Hello all! Due to the nature of my situation, I don't want to use my real name. I will introduce myself as “Mr. Unfortunate”.
First a little about myself; most people that know who I am, understand me to be a strangely optimistic positive person or “eccentric”. I have these odd characteristics because of what most consider “disabilities.” I suffer from “mental-disabilities”, as well as “physical-handicaps”. I have trouble communicating due to the extremity of my social disorder. It is extremely difficult for me, just to type this, because of how I think people or individuals may see me as a failure, or a bad person. I feel like I have always given above and beyond 100%; and try my best to see the positive out of every situation, or “misfortunes”. Despite any odds, I completed many years of service. As an Army wartime veteran, its difficult for me to understand how -we- can be so mistreated, disrespected, and looked down upon for living by an oath of honor, fighting for our country. Regardless of my disorders or disabilities, whether physical or mental, I struggle with pain on so many levels; I try not to focus on them. But I have always out preformed what was ever expected of me. I still push through and have a “high-quality” work ethic. And I do my best to be polite, even while being blatantly disrespected.
I started working for a corporation in early spring of 2015. I cannot mention the name. At first everything seemed to be so great! It took me a few weeks to get a good idea and feel for the routine of their system.
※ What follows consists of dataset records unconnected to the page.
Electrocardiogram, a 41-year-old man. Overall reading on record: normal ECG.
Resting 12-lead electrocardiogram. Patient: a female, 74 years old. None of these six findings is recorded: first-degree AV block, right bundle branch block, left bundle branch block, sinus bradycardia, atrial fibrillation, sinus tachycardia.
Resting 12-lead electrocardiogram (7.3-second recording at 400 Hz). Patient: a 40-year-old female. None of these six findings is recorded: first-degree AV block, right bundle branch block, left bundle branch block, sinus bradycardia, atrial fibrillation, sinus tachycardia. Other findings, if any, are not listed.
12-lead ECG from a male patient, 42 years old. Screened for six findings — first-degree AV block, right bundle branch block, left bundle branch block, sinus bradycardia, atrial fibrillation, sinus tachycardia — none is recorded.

I started to make a decent amount of money, and then the manager in charge of my manager, started to “single me out”. It seemed like he started picking on me, much like a bully does in school. (Like it made him feel better to watch me struggle more and more.) He would come out of his way to make unnecessary comments about anything that he felt would hurt my feelings. Whether it was something about my emotional or physical characteristics, my quality of work, and/or even my attire; though I dressed in collared, button-up shirts, neck ties, and cargo slacks, he made me pay to wear an entry-level uniform that didn't have anything to do with the work that I did. He then started making rules and enforcing them just for me. He began limiting the amount of work that I was able to accomplish, regardless of how efficient I was trying to be. It seemed like he was picking on me, or bullying me to make me quit. I was nothing but kind and polite towards him, despite the things that he called me and petty things he directed towards me. I bit down hard, and stuck with all of the loops he made me jump through. Even after he blamed me for all types of mistakes/damages that I had nothing to do with.
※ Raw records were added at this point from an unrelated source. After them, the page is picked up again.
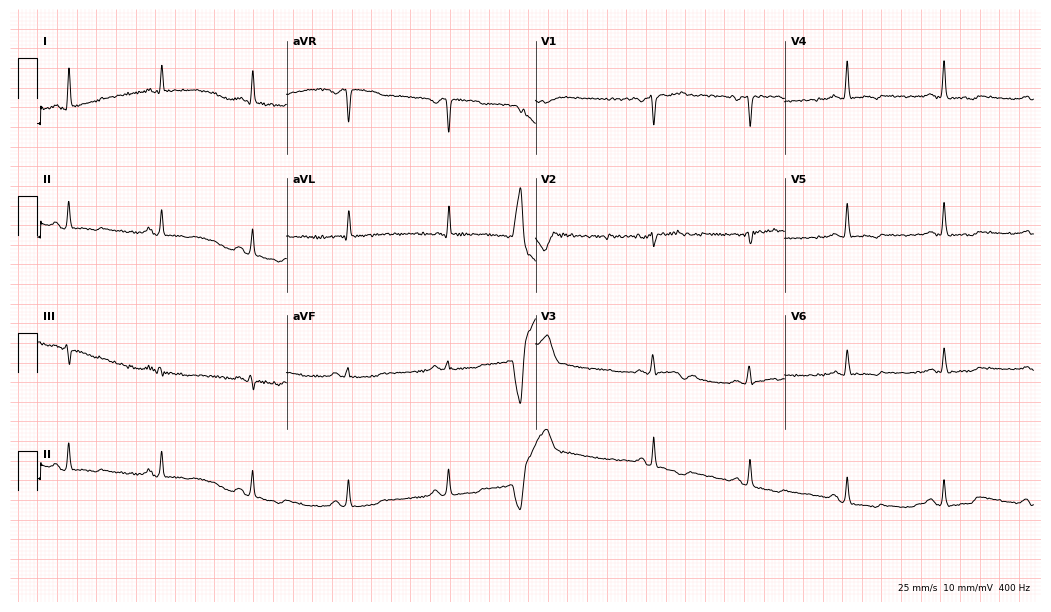
ECG — a 46-year-old female. Findings include first-degree AV block.
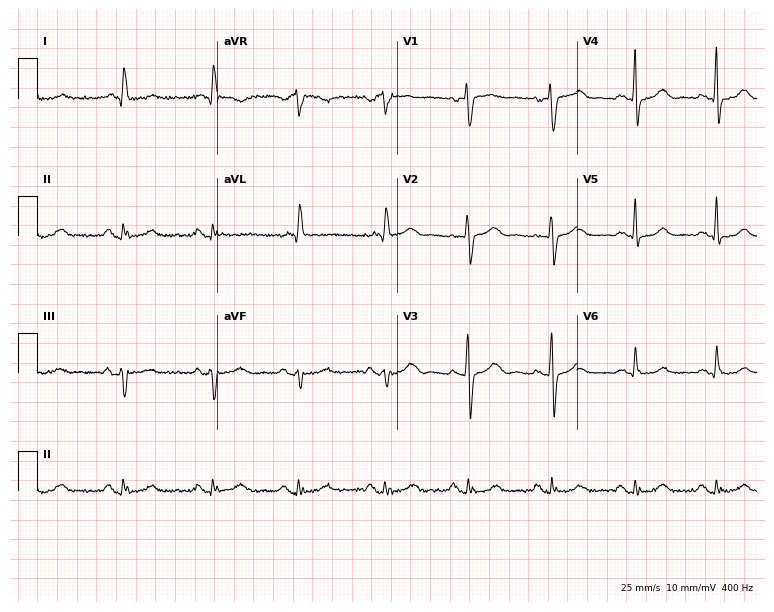
Standard 12-lead ECG recorded from an 81-year-old female patient (7.3-second recording at 400 Hz). Read as a normal ECG.
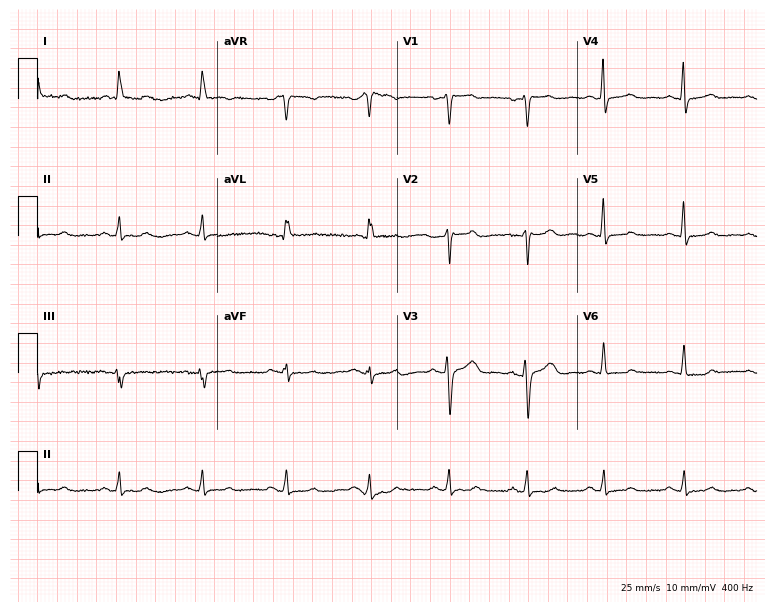
12-lead ECG (7.3-second recording at 400 Hz) from a 52-year-old woman. Screened for six findings — first-degree AV block, right bundle branch block, left bundle branch block, sinus bradycardia, atrial fibrillation, sinus tachycardia — none is recorded. Only these six findings were labelled.
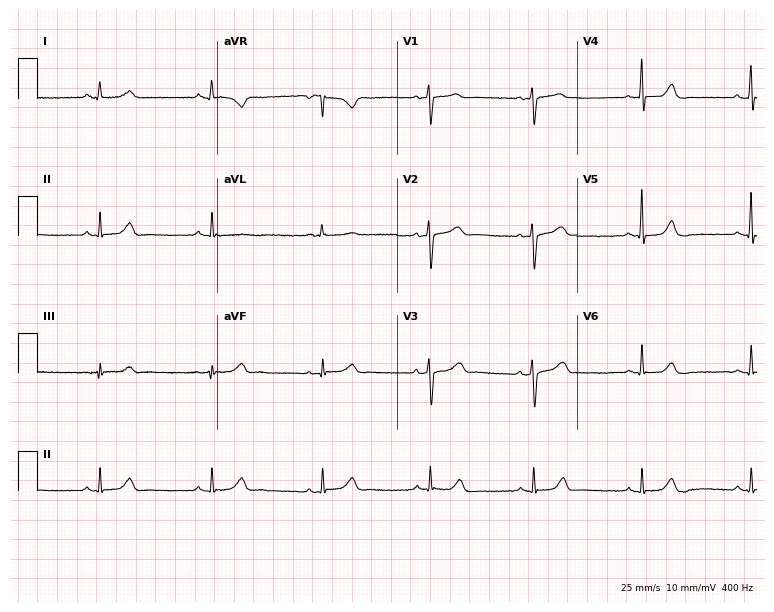
Standard 12-lead ECG recorded from a 52-year-old female (7.3-second recording at 400 Hz). Read as a normal ECG.
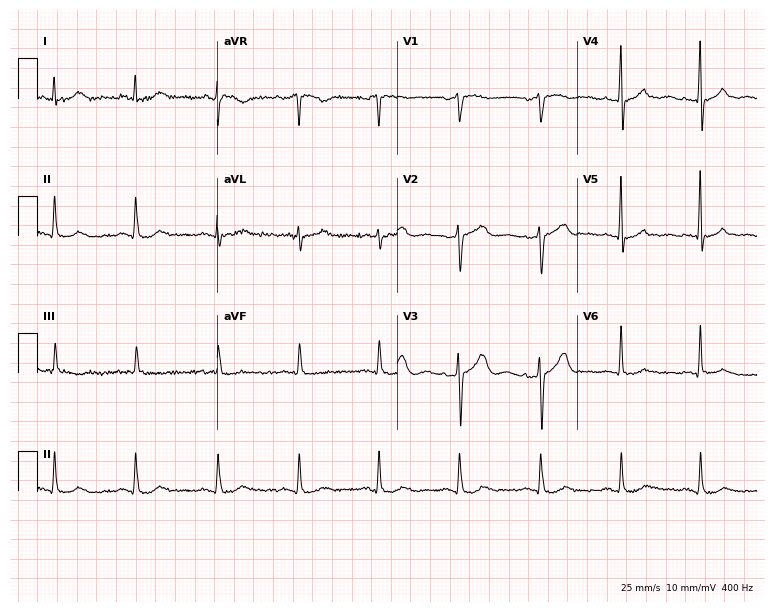
Standard 12-lead ECG recorded from a woman, 76 years old (7.3-second recording at 400 Hz). Read as a normal ECG.
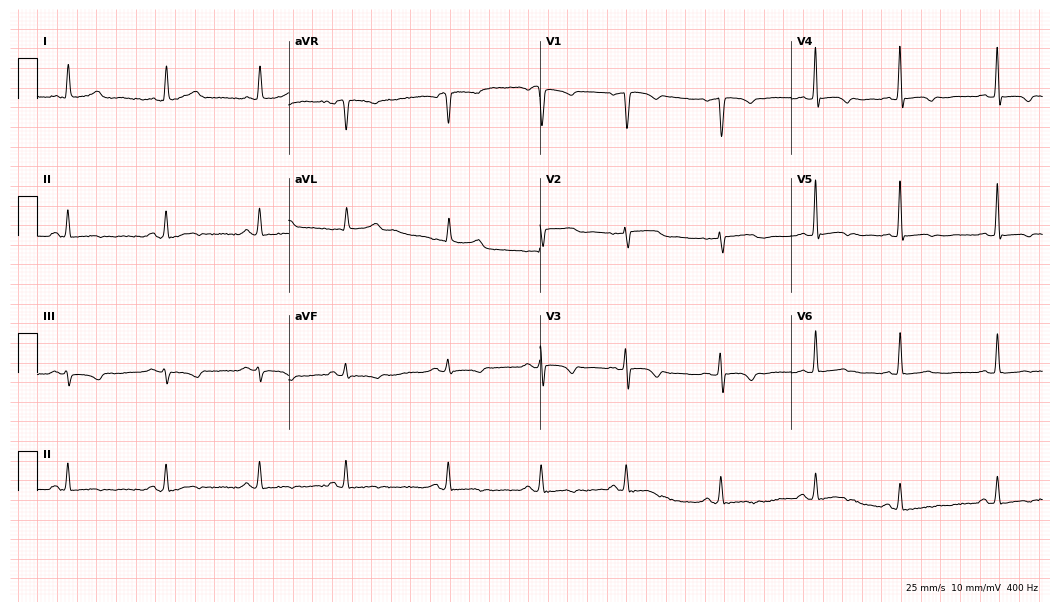
12-lead ECG (10.2-second recording at 400 Hz) from a 67-year-old female patient. Screened for six findings — first-degree AV block, right bundle branch block (RBBB), left bundle branch block (LBBB), sinus bradycardia, atrial fibrillation (AF), sinus tachycardia — none is recorded.

He fired me yesterday, for doing quality control for my departments work… one week from Christmas. He cut my checks in half for the past two weeks; and he knows I've been struggling to visit my son.
I'm normally not one to ask for help, but I don't know what to do right now. I'm hesitant to even post this in fear that I wouldn't know how to repay anyone back. It’s like I’m struggling with myself to reach out. My mother taught me to never take anything that I couldn't give-back. But I don't have any close friends, family, or relatives in this country that could help me 6 days before Christmas. Any legal action wouldn’t help me until after the holidays.
I don’t have anything to give my son for Christmas. He is only two years old, so I’m not too worried about gifts. But he lives about 4 hours away from me, so I just want to spend time with my son for Christmas. I had to give away all my money to people I borrowed it from when my checks were cut in half.
I seen an ad for this funding stuff months ago on a commercial or an ad, and I thought to myself that, “I would never have to ask a bunch of strangers”, or “why would a bunch of strangers want to help me?” And that I would never have to be in that position… yet, here I am, asking for any amount of help from somebody, anybody, in any way.
I'd like to think that I have a good heart. I feel that I do my best to try, at least I hope I do. And from the farthest depths of my heart, I want to thank -you-, for even taking the time to read this. Thank you, God bless, and Merry Christmas!